**DATA LISTING:**

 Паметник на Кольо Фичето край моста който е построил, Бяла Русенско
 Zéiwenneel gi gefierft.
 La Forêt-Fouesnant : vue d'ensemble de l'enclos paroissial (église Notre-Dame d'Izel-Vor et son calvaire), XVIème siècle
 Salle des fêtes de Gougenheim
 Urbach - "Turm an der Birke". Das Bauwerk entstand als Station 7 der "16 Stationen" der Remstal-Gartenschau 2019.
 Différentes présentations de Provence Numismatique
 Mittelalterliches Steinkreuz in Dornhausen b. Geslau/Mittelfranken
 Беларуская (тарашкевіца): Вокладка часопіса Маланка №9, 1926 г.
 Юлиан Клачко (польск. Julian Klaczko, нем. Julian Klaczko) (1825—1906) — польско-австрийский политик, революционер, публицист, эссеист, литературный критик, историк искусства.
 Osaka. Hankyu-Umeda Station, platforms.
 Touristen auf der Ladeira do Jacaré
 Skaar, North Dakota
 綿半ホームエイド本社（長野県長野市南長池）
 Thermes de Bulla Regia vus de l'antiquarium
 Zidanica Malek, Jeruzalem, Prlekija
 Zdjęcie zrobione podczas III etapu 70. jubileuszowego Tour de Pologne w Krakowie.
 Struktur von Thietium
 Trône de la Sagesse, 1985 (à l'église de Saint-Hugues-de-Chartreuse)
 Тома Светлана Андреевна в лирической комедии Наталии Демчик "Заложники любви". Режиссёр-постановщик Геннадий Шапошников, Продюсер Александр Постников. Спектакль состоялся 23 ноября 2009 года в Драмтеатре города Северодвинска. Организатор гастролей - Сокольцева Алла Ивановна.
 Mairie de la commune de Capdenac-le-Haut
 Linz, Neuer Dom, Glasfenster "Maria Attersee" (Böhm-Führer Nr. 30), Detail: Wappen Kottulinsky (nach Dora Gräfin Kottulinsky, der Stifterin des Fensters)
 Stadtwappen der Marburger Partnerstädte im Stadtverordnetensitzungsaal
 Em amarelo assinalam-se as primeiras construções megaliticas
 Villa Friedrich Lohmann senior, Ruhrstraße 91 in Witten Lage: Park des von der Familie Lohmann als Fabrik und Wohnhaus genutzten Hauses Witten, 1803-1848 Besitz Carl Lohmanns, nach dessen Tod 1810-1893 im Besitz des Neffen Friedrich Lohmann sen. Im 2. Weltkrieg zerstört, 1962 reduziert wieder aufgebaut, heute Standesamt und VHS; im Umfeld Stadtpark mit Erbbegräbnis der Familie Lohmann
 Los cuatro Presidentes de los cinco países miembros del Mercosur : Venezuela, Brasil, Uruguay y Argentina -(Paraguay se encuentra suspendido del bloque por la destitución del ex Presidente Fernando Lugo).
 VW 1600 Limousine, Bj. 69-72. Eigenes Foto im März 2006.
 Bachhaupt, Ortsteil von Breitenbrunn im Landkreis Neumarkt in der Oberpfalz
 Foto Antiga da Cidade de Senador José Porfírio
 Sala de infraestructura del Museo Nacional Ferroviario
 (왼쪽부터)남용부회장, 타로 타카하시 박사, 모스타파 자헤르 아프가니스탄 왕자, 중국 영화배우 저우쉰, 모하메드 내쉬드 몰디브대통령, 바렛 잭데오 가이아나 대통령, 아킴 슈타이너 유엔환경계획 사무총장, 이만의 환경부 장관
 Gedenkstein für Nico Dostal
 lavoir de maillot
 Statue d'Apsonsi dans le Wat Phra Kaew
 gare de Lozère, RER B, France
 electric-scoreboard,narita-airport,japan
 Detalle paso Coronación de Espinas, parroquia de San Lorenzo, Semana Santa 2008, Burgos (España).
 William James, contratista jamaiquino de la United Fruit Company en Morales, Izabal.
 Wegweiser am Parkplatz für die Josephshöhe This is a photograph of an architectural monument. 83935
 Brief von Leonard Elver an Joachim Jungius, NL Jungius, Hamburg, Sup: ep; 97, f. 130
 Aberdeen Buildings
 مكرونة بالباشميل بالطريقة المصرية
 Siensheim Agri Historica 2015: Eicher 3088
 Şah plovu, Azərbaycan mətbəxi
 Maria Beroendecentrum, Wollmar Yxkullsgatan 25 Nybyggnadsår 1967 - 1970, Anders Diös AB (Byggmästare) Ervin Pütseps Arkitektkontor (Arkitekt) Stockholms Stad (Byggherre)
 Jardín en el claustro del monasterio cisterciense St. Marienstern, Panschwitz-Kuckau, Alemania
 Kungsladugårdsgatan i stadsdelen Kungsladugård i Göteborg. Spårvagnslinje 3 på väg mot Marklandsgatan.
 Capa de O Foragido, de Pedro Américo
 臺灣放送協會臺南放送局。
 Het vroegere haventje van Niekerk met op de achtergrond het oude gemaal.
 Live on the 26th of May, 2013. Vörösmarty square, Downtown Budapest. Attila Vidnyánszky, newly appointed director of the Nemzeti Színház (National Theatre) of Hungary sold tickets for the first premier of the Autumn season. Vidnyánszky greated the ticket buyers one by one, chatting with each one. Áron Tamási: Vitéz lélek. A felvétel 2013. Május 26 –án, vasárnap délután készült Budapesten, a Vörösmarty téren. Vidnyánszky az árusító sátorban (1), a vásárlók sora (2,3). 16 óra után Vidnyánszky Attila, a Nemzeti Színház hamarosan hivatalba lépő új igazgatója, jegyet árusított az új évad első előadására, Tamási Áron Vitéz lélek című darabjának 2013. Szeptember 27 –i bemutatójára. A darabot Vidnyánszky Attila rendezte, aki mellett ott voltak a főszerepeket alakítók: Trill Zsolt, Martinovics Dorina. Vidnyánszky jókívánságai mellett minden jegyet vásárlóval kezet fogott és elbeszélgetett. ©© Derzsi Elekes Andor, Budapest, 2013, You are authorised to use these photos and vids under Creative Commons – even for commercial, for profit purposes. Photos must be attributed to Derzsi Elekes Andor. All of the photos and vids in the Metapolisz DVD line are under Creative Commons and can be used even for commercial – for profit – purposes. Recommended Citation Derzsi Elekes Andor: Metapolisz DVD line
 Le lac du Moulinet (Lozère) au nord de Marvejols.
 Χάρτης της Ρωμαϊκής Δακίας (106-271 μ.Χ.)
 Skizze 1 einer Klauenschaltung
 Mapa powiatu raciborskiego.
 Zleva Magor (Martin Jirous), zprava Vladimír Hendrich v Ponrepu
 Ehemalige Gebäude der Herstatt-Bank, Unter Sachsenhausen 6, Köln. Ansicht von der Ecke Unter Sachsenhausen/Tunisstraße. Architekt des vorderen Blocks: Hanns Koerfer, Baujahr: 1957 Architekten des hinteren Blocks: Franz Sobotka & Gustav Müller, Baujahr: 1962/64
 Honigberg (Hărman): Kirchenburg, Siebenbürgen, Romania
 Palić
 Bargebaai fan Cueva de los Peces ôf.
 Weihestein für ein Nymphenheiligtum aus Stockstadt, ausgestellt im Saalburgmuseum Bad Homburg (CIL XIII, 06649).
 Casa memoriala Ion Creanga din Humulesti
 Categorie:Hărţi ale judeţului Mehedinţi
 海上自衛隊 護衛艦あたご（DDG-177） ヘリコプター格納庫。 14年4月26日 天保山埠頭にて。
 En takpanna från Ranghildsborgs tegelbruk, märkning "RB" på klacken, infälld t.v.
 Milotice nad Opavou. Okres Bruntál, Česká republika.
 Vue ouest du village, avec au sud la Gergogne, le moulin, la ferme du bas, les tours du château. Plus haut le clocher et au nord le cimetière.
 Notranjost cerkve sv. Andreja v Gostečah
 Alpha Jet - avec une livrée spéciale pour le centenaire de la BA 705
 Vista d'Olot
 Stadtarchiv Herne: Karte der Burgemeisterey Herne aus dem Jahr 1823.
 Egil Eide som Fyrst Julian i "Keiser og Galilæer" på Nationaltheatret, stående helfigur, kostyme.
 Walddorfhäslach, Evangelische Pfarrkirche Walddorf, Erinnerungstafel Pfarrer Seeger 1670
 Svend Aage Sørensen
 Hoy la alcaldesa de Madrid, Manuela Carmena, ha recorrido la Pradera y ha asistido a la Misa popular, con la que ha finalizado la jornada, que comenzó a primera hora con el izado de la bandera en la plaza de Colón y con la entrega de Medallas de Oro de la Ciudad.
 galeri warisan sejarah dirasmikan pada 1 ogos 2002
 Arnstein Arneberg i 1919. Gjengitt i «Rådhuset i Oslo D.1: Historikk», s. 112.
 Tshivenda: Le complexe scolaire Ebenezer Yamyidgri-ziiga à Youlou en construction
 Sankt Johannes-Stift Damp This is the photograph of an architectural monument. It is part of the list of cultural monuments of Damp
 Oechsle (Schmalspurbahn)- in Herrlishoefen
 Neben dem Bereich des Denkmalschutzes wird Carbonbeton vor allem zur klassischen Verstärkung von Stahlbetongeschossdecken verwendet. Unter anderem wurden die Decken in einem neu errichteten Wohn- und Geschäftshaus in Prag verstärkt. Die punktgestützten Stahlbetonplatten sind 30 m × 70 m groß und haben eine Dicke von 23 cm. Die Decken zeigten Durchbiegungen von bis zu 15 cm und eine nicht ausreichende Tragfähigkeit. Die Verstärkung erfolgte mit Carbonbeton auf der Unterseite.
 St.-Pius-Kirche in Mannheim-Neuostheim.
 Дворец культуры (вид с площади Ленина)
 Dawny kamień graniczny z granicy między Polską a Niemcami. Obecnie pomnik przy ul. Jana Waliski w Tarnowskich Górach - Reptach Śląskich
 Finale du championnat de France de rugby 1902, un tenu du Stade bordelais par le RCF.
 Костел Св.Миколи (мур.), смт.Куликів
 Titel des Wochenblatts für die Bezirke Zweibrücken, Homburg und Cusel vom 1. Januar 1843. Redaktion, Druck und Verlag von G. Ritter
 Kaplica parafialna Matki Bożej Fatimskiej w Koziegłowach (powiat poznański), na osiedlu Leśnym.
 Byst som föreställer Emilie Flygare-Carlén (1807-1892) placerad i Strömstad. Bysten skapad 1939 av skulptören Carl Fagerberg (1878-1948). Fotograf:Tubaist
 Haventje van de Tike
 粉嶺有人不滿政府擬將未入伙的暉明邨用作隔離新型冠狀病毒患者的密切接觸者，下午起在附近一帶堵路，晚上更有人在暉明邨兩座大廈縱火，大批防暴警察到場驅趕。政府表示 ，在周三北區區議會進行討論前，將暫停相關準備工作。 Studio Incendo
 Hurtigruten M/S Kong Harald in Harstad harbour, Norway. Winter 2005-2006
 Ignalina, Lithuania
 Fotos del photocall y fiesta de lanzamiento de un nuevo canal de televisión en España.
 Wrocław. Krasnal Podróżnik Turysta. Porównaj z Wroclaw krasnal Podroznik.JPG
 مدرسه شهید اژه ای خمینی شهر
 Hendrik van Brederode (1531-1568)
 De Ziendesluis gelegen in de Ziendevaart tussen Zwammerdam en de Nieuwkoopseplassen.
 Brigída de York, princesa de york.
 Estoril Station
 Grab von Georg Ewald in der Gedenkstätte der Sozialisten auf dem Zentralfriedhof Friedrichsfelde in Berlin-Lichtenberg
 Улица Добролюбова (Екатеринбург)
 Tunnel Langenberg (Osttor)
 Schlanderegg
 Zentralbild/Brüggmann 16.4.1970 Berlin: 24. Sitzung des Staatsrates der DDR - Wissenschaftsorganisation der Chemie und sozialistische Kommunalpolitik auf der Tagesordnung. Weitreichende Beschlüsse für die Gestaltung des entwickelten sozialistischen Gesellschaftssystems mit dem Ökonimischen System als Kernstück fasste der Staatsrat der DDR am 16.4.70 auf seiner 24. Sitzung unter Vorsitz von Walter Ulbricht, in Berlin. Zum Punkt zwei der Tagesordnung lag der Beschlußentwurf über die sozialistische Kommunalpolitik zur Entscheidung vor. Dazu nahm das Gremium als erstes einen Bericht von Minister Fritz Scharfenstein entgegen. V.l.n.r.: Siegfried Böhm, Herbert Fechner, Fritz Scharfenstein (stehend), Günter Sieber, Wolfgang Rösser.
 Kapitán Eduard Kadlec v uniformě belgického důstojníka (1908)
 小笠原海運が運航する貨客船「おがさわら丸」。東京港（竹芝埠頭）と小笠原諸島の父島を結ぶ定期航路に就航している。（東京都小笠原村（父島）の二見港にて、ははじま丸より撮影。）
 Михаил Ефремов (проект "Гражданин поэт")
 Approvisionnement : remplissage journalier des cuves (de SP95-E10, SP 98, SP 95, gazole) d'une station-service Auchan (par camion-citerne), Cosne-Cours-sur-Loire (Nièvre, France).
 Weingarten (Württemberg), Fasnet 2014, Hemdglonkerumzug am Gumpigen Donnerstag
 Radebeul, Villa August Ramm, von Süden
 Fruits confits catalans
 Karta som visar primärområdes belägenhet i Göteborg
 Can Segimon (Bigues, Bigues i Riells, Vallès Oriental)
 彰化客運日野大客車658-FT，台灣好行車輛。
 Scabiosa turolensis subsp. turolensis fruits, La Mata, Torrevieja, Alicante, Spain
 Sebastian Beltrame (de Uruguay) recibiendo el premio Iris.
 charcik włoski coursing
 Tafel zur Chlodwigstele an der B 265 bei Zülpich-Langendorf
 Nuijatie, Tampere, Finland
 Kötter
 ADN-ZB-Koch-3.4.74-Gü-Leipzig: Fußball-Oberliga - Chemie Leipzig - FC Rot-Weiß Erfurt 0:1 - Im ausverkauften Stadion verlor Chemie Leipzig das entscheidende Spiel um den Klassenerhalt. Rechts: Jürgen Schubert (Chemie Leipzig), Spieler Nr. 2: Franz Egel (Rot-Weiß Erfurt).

**EXERCISE BRIEF:** Which of the lines in the listing above include "España"? Report each of them.

**THE ANSWER:**
 Detalle paso Coronación de Espinas, parroquia de San Lorenzo, Semana Santa 2008, Burgos (España).
 Fotos del photocall y fiesta de lanzamiento de un nuevo canal de televisión en España.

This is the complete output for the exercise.